Table 4 shows the modeling accuracy of top 2 human and 6 server groups for the CASP13 FM targets. Our 2 distance-based folding servers are only slightly worse than Zhang’s 2 servers, which used ResNet-predicted contacts to guide folding simulation. If we merge our 2 servers into a single group, the best models have an average TMscore = 0.5264. Similarly, if Zhang-Server and QUARK are merged, the best models produced by the Zhang group have an average TMscore = 0.5348. Robetta underperformed the top 4 servers by a large margin, possibly because it did not use DL to predict contacts or distance. Although AlphaFold and RaptorX-Contact have similar contact prediction performance, AlphaFold did much better in 3D modeling. AlphaFold predicted much better 3D models for quite a few targets (e.g., T0968s2-D1, T0980s1-D1, T0986s2-D1, T0990-D1, T1015s1-D1, T1017s2-D1, and T1021s3-D2), although the Zhang group or RaptorX also predicted correct folds for them. On several FM targets (T0950-D1, T0960-D2, and T0963-D2) the Zhang group or RaptorX predicted better 3D models than AlphaFold, however.

The quality (TMscore) of RaptorX-Contact 3D models is correlated (coefficient ∼0.68) with top L/2 long- and medium-range contact precision (Fig. 3*B*) and C_{β}–C_{β} distance prediction error (Fig. 3*C*). When *Meff* > 55 or ln(*Meff*) > 4, RaptorX-Contact is likely to predict a correct fold (TMscore > 0.5). When ln(*Meff*) is between 3 and 4, RaptorX-Contact may predict correct folds for half of the targets.

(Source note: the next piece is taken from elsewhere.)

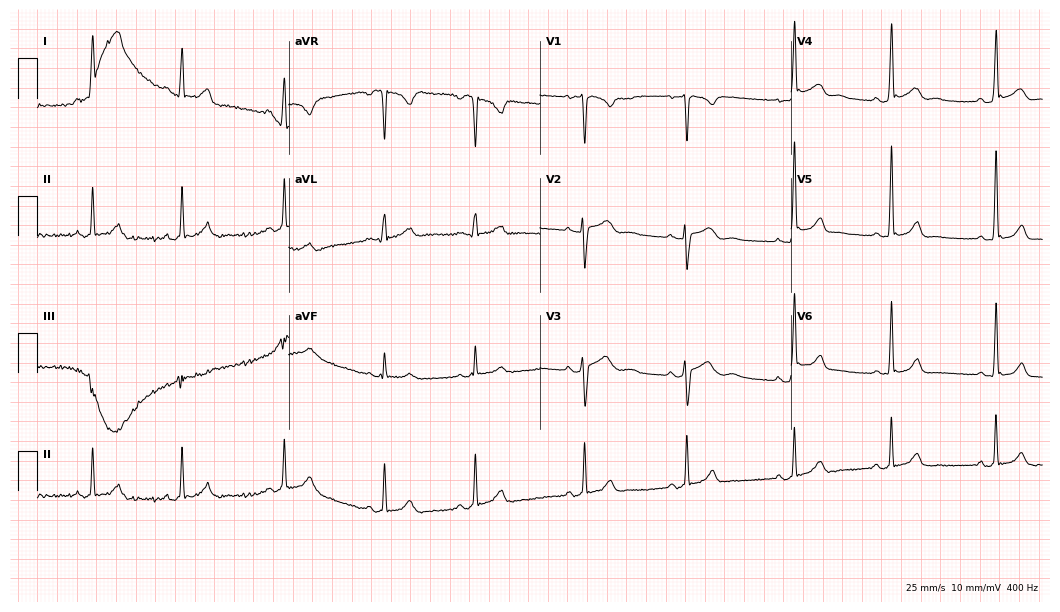
ECG (10.2-second recording at 400 Hz) — a female, 19 years old. Screened for six findings — first-degree AV block, right bundle branch block (RBBB), left bundle branch block (LBBB), sinus bradycardia, atrial fibrillation (AF), sinus tachycardia — none is recorded.

Here we use the HHblits MSA depth reported by CASP13 as *Meff*. RaptorX-Contact predicted very good 3D models for T0969-D1 (354 residues), T0953s2-D2 (127 residues), and T0957s2-D1 (155 residues). T0969-D1 has >1,000 sequence homologs, but the other two target domains have only ∼30 sequence homologs. The 3D model for T0969-D1 has TMscore = 0.8 and rmsd = 5.1 Å and the models for T0953s2-D2 and T0957s-D1 have TMscore > 0.7 and rmsd = 3 to 4 Å (*SI Appendix*, Fig. S2).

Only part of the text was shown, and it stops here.